Point, Tap, Connect….It’s that easy with VAD Mobile.
-Clear Diagnostic Trouble Codes (DTC’s) and “check engine” lights 
-Data log in real time or freeze frame mode 
-Monitor vehicle Output Tests 
-Measure multiple measuring blocks at the same time 
-Perform OEM level functions such as Adaptation and Readiness 
-Initiate vehicle Auto Scan to add vehicle not included in the 
software list 
-View Measuring Block data in graphical format 
-Change Basic Settings on individual ECU’s 
-Perform Re-Coding of an ECU 
-Save data for future reference in Memo Pad format 








Tungsten E2 features:
1. New Palm OS 5.4 operating system
2. 320 X 320 color display 
3. Rechargeable Lithium-Ion Battery 
4. SD expansion slot
5. Bluetooth capability 
6. Support for both PC and MAC users
More exciting Tungsten E2 details can be found here:
http://www.palm.com/asia/pdf/ds_te2.pdf
This complete package, including PDA, cabling, and software is $449.00. Expedited shipping within the USA is offered at an additional $25.00.








As stated earlier, these Palms are available from October 1 to October 31, and quantities are limited. You may order via PayPal at http://www.vadmobile.com, or via VISA or MasterCard by phone at 604.598.8520 ext. 110. Further inquiries or questions are always welcome. 
Thank you.


----------



## Uberhare (Jul 30, 2003)

One question...
On your application chart you list 2001 and 2003 A6 2.7T Biturbo but you don't list 2002 model year. Please clarify.


----------



## [email protected] (Mar 9, 2007)

*Re: (Uberhare)*


_Quote, originally posted by *Uberhare* »_One question...
On your application chart you list 2001 and 2003 A6 2.7T Biturbo but you don't list 2002 model year. Please clarify.

The software is functional with the 2002 model. We have not had the opportunity to perform a full Auto Scan on that specific vehicle. VAD will be making a significant effort this year to expand our pre-existing vehicle database. In the meantime, the "Add a Vehicle" option is there for customers to use in these instances.


----------



## [email protected] (Mar 9, 2007)

*Re: VAD Mobile: New Palm Tungsten E2 Bundle Now Available until October 31! ([email protected])*

Inventory still available! Call or e-mail me directly if you interested. And don't forget, we now accept PayPal at http://www.vadmobile.com. 
Thank you.


----------



## [email protected] (Mar 9, 2007)

*Re: VAD Mobile: New Palm Tungsten E2 Bundle Now Available until October 31! ([email protected])*

Just a reminder, the Palm Tungsten E2 comes equipped with both Bluetooth capability and an SD card slot.
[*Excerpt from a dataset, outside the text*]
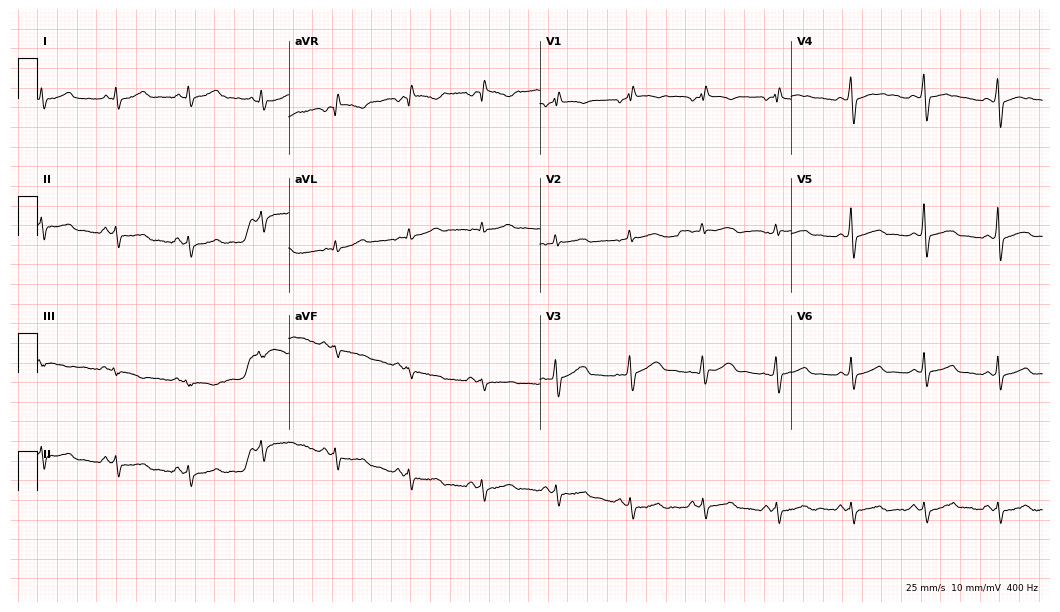
Standard 12-lead ECG recorded from a 53-year-old female (10.2-second recording at 400 Hz). None of these six findings is recorded: first-degree AV block, right bundle branch block, left bundle branch block, sinus bradycardia, atrial fibrillation, sinus tachycardia. Findings outside these six are not listed.
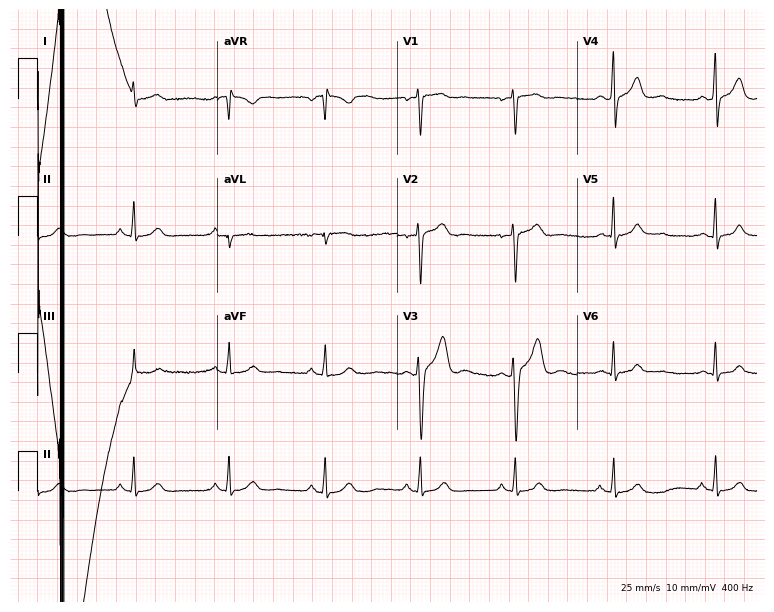
Resting 12-lead electrocardiogram. Patient: a 42-year-old man. Read as a normal ECG.

When used in conjuction with VAD Mobile, these E2 features empower the user to:
1. Transmit data logs via Bluetooth to a PC or Mac for addtional viewing or saving.
2. Save data logs to the SD card, enabling further storage capability for your vehicle logging history.
3. Share store vehicles with your friends through wireless beaming. Save vehicles allow for an ultra-fast connection at pre-determined connection speeds, if they already exist in the vehicle database.
The Tungsten E2 represents the best value on the Bluetooth PDA and Smartphone market today.


----------



## BHB (Oct 26, 2004)

*Re: VAD Mobile: New Palm Tungsten E2 Bundle Now Available until October 31! ([email protected])*

i think i've asked this before, but do you guys offer anything for Win Mobile based palms?


----------



## [email protected] (Mar 9, 2007)

*Re: VAD Mobile: New Palm Tungsten E2 Bundle Now Available until October 31! (bhb399mm)*


_Quote, originally posted by *bhb399mm* »_i think i've asked this before, but do you guys offer anything for Win Mobile based palms? 

No. Only PDA's that run on Palm OS 3.0 or newer are compatible at the moment. We do offer 2 packages on http://www.vadmobile.com that come with PDA's that are compatible, if you are interested in a dedicated one for diagnostics.


----------



## [email protected] (Mar 9, 2007)

*Re: VAD Mobile: New Palm Tungsten E2 Bundle Now Available until October 31! ([email protected])*

Attention all owners of VAD/Shade Tree software:
http://www.vadmobile.com has been recently updated, with the additions of an FAQ section and a Downloads section.
The FAQ section is a collection of questions received from your inquiries over the past months, covering areas such as start-up, compatibility, and troubleshooting.
The Downloads section features the latest versions of the VAD Mobile software (free updates http://****************.com/smile/emthup.gif ), the latest vehicle list, and an addtional PDF download of the VAD Mobile manual.
There are many additional features that will be added to the website soon, including an anticipated common procedures page. I will keep you posted.


----------



## [email protected] (Mar 9, 2007)

*Importing VAD data logs from Memo Pad to PC or Mac*

Many of you have asked me to give a simple "how to" on this process. Here are my instructions:
PDA to PC in a read-friendly format
1. Log data from a selected measuring block. As the data is being logged, it automatically saved to the Memo Pad on the PDA.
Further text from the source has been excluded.